You are viewing a plain text version of this content. The canonical link for it is here.
Posted to solr-user@lucene.apache.org by Alejandro Valdez <al...@gmail.com> on 2009/01/27 21:05:40 UTC

Indexing documents in multiple languages

Hi, I plan to use solr to index a large number of documents extracted
from emails bodies, such documents could be in different languages,
and a single  document could be in more than one language. In the same
way, the query string could be words in different languages.

I read that a common approach to index multilingual documents is to
use some algorithm (n-gram) to determine the document language, then use a
stemmer and finally index the document in a different index for each
language.

As the document language and the query string can't be detected in a
reliable way, I think that it make not sense to use a stemmer on them
because a stemmer is tied to a specific language.

My plan is to index all the documents in the same index, without any
stemming process (the users will have to search for the exact words that
they are looking for).

But I'm not sure if this approach will make the index too big, too
slow, or if there is a better way to index this kind of documents.

Any suggestion will be very appreciated.

Re: Indexing documents in multiple languages

Posted by Erick Erickson <er...@gmail.com>.
First, I'd search the mail archive for the topic of languages, it's
been discussed often and there's a wealth of information that
might be of benefit, far more information than I can remember.

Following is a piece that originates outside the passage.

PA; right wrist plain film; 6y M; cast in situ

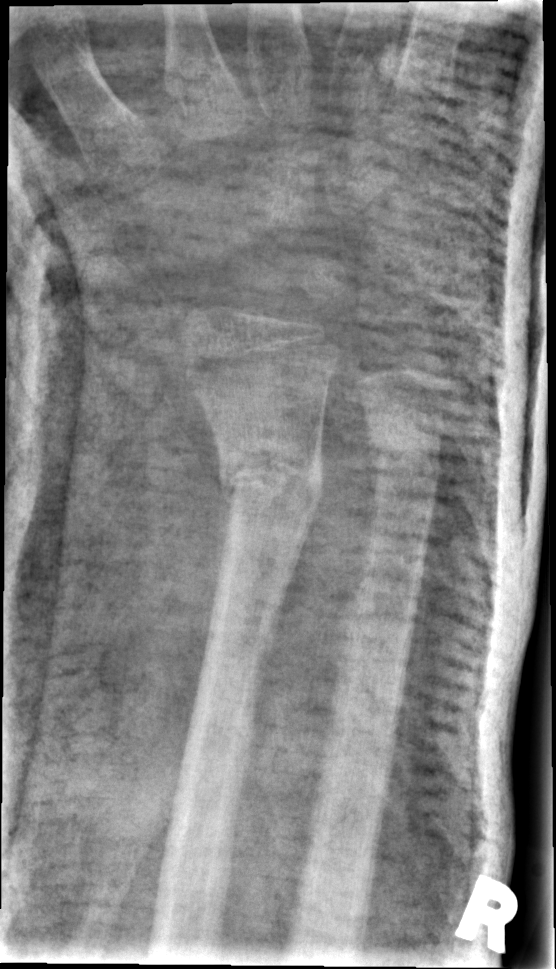
Bone fracture: bbox(211, 444, 323, 515), bbox(364, 425, 446, 483).

As to whether your approach will be "too big, too slow...", you
really haven't given enough information to go on. Here are a few
of the questions the answers to which would help: How many
e-mails are you indexing? Are you indexing attachments? How
many users to you expect to be using this system? What
are your target response times? What is your design
queries-per-second? How much dynamic is the index (that is,
how many e-mails do you expect to add per day and what is
the latency you can live with between the time the e-mail is
indexed and when it's searchable)?

If you're indexing 10,000 e-mails, it's one thing. If you're indexing
1,000,000,000 e-mails it's another.

Best
Erick

On Tue, Jan 27, 2009 at 3:05 PM, Alejandro Valdez <
alejandro.valdez@gmail.com> wrote:

> Hi, I plan to use solr to index a large number of documents extracted
> from emails bodies, such documents could be in different languages,
> and a single  document could be in more than one language. In the same
> way, the query string could be words in different languages.
>
> I read that a common approach to index multilingual documents is to
> use some algorithm (n-gram) to determine the document language, then use a
> stemmer and finally index the document in a different index for each
> language.
>
> As the document language and the query string can't be detected in a
> reliable way, I think that it make not sense to use a stemmer on them
> because a stemmer is tied to a specific language.
>
> My plan is to index all the documents in the same index, without any
> stemming process (the users will have to search for the exact words that
> they are looking for).
>
> But I'm not sure if this approach will make the index too big, too
> slow, or if there is a better way to index this kind of documents.
>
> Any suggestion will be very appreciated.
>

Re: Indexing documents in multiple languages

Posted by Otis Gospodnetic <ot...@yahoo.com>.
Alejandro,

What you really want to do is identify the language of the email, store that in the index and apply the appropriate analyzer.  At query time you really want to know the language of the query (either by detecting it or asking the user or ...)

Otis
--
Sematext -- http://sematext.com/ -- Lucene - Solr - Nutch



----- Original Message ----
> From: Alejandro Valdez <al...@gmail.com>
> To: solr-user@lucene.apache.org
> Sent: Tuesday, January 27, 2009 3:05:40 PM
> Subject: Indexing documents in multiple languages
> 
> Hi, I plan to use solr to index a large number of documents extracted
> from emails bodies, such documents could be in different languages,
> and a single  document could be in more than one language. In the same
> way, the query string could be words in different languages.
> 
> I read that a common approach to index multilingual documents is to
> use some algorithm (n-gram) to determine the document language, then use a
> stemmer and finally index the document in a different index for each
> language.
> 
> As the document language and the query string can't be detected in a
> reliable way, I think that it make not sense to use a stemmer on them
> because a stemmer is tied to a specific language.
> 
> My plan is to index all the documents in the same index, without any
> stemming process (the users will have to search for the exact words that
> they are looking for).
> 
> But I'm not sure if this approach will make the index too big, too
> slow, or if there is a better way to index this kind of documents.
> 
> Any suggestion will be very appreciated.